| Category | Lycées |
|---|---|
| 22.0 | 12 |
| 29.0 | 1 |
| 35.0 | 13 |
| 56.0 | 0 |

□ □ □ □ □ □ □

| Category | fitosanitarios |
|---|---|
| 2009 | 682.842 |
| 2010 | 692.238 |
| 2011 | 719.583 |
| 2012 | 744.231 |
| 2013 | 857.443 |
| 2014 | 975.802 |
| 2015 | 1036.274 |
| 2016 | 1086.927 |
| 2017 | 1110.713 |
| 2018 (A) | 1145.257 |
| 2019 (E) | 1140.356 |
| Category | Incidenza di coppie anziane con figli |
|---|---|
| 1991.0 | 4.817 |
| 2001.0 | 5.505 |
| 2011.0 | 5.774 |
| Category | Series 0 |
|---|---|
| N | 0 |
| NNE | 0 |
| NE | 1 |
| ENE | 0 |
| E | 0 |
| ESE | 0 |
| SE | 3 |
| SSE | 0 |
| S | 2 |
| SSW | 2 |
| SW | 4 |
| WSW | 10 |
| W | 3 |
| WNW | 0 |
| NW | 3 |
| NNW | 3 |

□ □ □ □ □ □ □

* [DESCRIPTION OF THE TASK]: Each line of the records that contains the string "Category" must be copied.

* [EXERCISE OUTPUT]:
| Category | Lycées |
| Category | fitosanitarios |
| Category | Incidenza di coppie anziane con figli |
| Category | Series 0 |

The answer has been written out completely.